Two loss criterions simple Auto encoder

Kasi_Chennupati · September 8, 2021, 11:44am

Hi

i have created a simple Linear AE and using adam optimizer
i have two functions to minimize

loss1 = reconstruction loss
loss 2 = centroids and encoded space euclidean distance
so I created something like below pytorch version 1.9.0+cu102

loss1 = 0.8*criterion(decoded, image)
loss2 = torch.sum(torch.cdist(encoded, dist_matrix.to(device))**2)

loss = loss1 + loss2
loss.backward(retain_graph=True)
optimizer.step()
optimizer.zero_grad()

Auto encoder code

class LAE3d(nn.Module):
    def __init__(self):
        # N, 784(28*28)
        super(LAE3d, self).__init__()
        self.encoder = nn.Sequential(
            nn.Linear(1*28 * 28, 1000),
            nn.ReLU(),
            nn.Linear(1000, 250),
            nn.ReLU(),
            nn.Linear(250, 50),
            nn.ReLU()
        )
        self.decoder = nn.Sequential(
            nn.Linear(50, 250),
            nn.ReLU(),
            nn.Linear(250, 1000),
            nn.ReLU(),
            nn.Linear(1000, 1*28*28),
            nn.ReLU()
        )

    def forward(self, x):
        encoded = self.encoder(x)
        decoded = self.decoder(encoded)
        return encoded, decoded


model = LAE3d()
model.to(device)
criterion = nn.MSELoss()
optimizer = torch.optim.Adam(model.parameters(), lr=0.001)

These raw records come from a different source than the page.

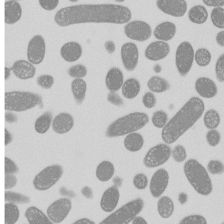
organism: E. coli
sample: Bacterial nucleoid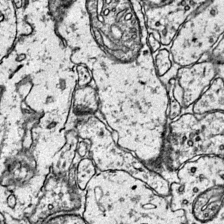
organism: Mouse
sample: Primary visual cortex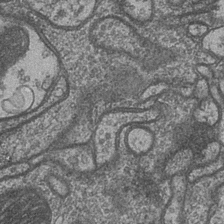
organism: Drosophila
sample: Optic medulla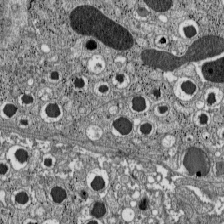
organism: C57BL Mouse
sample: Pancreatic islet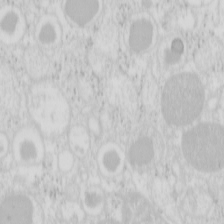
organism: Mouse
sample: Pancreas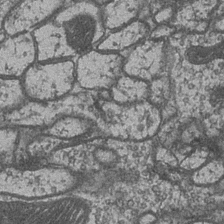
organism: Drosophila
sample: Optic medulla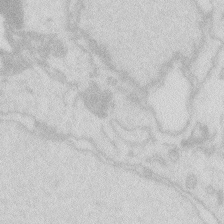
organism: Zebrafish
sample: Macrophage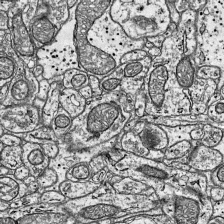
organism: Mouse
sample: Visual Cortex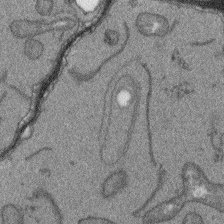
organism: Arabidopsis thaliana
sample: Root tip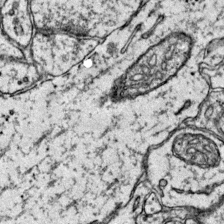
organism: Mouse
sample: Primary visual cortex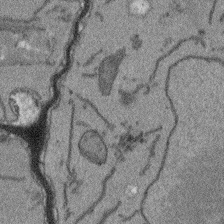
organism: Arabidopsis thaliana
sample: Root tip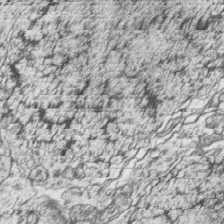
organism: Zebrafish
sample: synaptic ribbons in rod cells and cone cells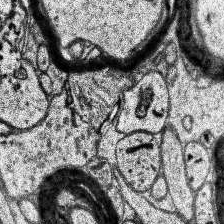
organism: Human
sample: Temporal Lobe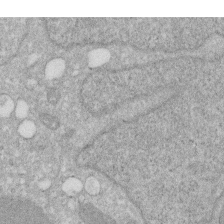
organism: Human
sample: HIV infected U937 cells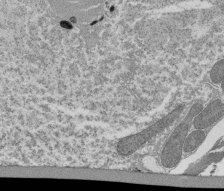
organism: Tetrahymena
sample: Cilia in tetrahymena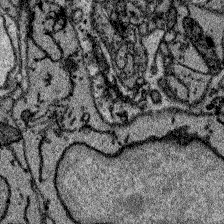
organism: Zebrafish
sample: Larval olfactory bulb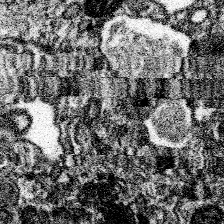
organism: Spongilla lacustris
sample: Neuroid cell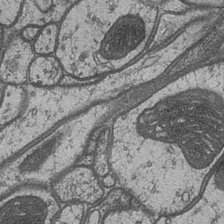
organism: Drosophila
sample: Optic medulla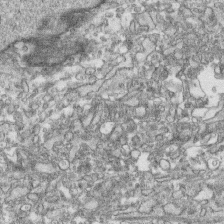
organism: Human
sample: CRL-1474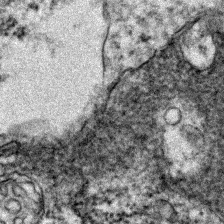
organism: Zebrafish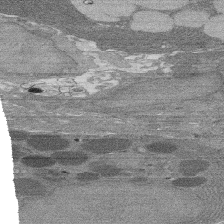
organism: Rat
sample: Salivary granule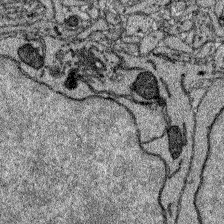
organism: Zebrafish
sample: Larval olfactory bulb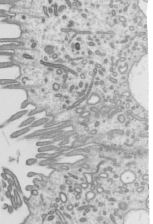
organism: Mouse
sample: Mouse epididymis efferent ductule cilia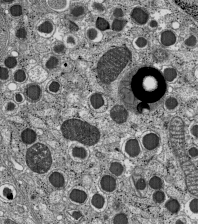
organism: C57BL Mouse
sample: Pancreatic islet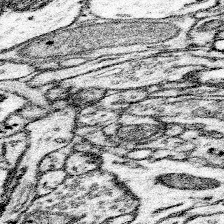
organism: Mouse
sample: Somatosensory cortex neuropil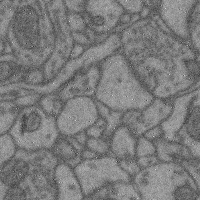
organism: Mouse
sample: Cerebral cortex

print(summary(model, input_size=(1, 1*28*28)))

basically trying to recreate Paper

I get the following error

RuntimeError: one of the variables needed for gradient computation has been modified by an inplace operation: [torch.cuda.FloatTensor [250, 50]], which is output 0 of TBackward, is at version 305; expected version 304 instead. Hint: the backtrace further above shows the operation that failed to compute its gradient. The variable in question was changed in there or anywhere later. Good luck!

ptrblck · September 9, 2021, 5:33am

The retain_graph=True option might be the root cause for this error and is often not needed.
Could you explain why you are using it and if your model would work without this argument?

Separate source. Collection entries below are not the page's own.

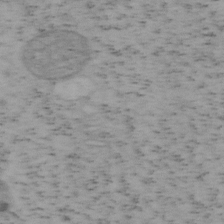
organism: Mouse
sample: OT-I killer T cells with ID8 ovarian cancer cells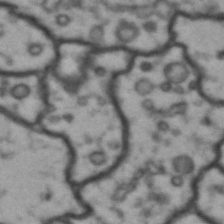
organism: Drosophila
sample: Brain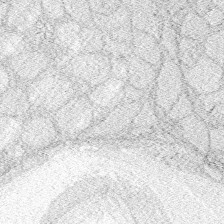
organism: Zebrafish
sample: Whole-Brain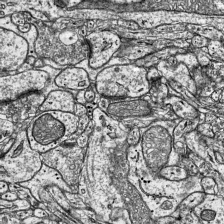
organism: Mouse
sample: Visual Cortex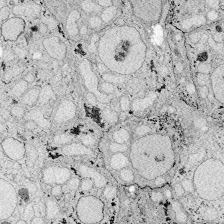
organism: Zebrafish
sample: Whole-Brain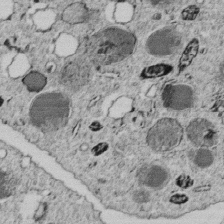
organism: C. elegans
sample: C. elegans embryo early stage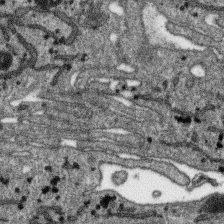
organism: Human
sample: Lung epithelial cells infected with SARS-CoV-2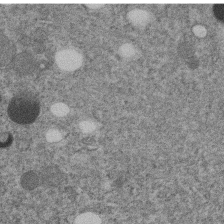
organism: C. elegans
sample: C. elegans embryo early stage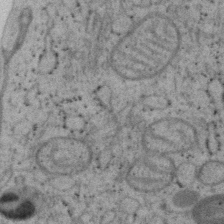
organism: Human
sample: HeLa cells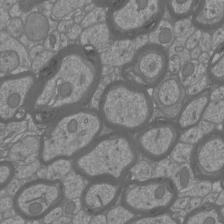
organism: Mouse
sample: Cortical neurons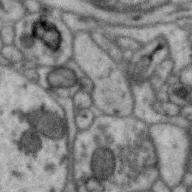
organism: Zebra finch
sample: Brain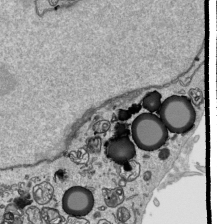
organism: Human
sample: Mitochondria in HCT116 cells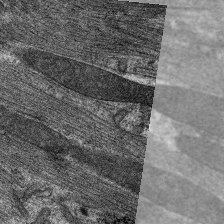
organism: C. elegans
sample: Pharynx

Kasi_Chennupati · September 9, 2021, 9:36am

Hi

No, this gives the following error.

i use the retain graph =true because to avoid freeing up the grad applied to the encoder weights and decoder weights… so to avoid the mismatch of weight data when the second loss is applied

RuntimeError: Trying to backward through the graph a second time (or directly access saved variables after they have already been freed). Saved intermediate values of the graph are freed when you call .backward() or autograd.grad(). Specify retain_graph=True if you need to backward through the graph a second time or if you need to access saved variables after calling backward.

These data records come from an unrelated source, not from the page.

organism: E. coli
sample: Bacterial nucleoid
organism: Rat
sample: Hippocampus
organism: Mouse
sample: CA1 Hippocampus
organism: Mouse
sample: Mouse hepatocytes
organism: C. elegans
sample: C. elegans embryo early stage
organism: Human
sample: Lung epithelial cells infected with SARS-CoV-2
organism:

ptrblck · September 9, 2021, 9:46am

I don’t quite understand the use case, since you are adding both losses in your initial post and call loss.backward() on the accumulated loss.

Kasi_Chennupati · September 9, 2021, 4:18pm

use case:
i want to cluster the encoded data into n clusters while its training so loss1 is the reconstruction error and loss 2 is euclidean distance between the centroids and encoded data.

i want to minimize both the losses so I can improve clustering efficiency.

so I did loss1+loss2 and loss.backward()

ptrblck · September 9, 2021, 5:49pm

That sounds valid and I don’t know why retain_graph=True would be needed.
Based on your description you are executing forward passes through the models, calculate losses, accumulate them, and call backward on the final loss.
I don’t see why the graph should be kept alive and where the “backward through the graph a second time” issue would be raised.